We now have walking, talking, object recognizing, writing, self-replicating, face-detecting, text-to-speech converting, and translating computers. All at a scale and accuracy surpassing us mere mortals. We do not know enough about "being conscious of our existence" to measure this in other animals and digital life forms. Perhaps "humans predicting future predictive capability of machines" is fundamentally flawed. Perhaps the above article drew an unnecessary amount of ire and criticism. Probably a fuzzy combination of the two.



Self-replicating?

> A self-replicating machine is a construct that is capable of reproducing itself autonomously using raw materials found in the environment, thus exhibiting self-replication in a way analogous to that found in nature.

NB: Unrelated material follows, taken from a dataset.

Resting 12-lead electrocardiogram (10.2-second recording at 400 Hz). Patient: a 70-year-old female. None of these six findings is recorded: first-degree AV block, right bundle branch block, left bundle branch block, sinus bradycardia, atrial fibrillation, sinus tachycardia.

I meant reproducing (like in the quote), but sure:

http://www.apollon.uio.no/video/a_robot_e.mp4

And the press release:

β€œIn the future, robots must be able to solve tasks in deep mines on distant planets, in radioactive disaster areas, in hazardous landslip areas and on the sea bed beneath the Antarctic. These environments are so extreme that no human being can cope. Everything needs to be automatically controlled. Imagine that the robot is entering the wreckage of a nuclear power plant. It finds a staircase that no-one has thought of. The robot takes a picture. The picture is analysed. The arms of one of the robots is fitted with a printer. This produces a new robot, or a new part for the existing robot, which enables it to negotiate the stairs.”

-2014 Kyrre Glette "Using 3D printers to print out self-learning robots"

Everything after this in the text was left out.